[Try it]
Copy each line of the material below that includes the string "sample".

[Exercise inputs]

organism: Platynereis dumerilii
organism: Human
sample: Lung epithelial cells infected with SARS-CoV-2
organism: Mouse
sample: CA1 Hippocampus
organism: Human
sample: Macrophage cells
...
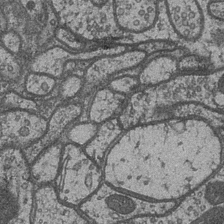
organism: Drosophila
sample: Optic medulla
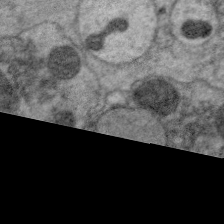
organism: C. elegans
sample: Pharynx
...
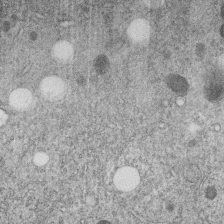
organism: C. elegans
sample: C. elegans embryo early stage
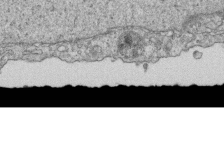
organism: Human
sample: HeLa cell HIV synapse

[Response to the exercise]
sample: Lung epithelial cells infected with SARS-CoV-2
sample: CA1 Hippocampus
sample: Macrophage cells
sample: Optic medulla
sample: Pharynx
sample: C. elegans embryo early stage
sample: HeLa cell HIV synapse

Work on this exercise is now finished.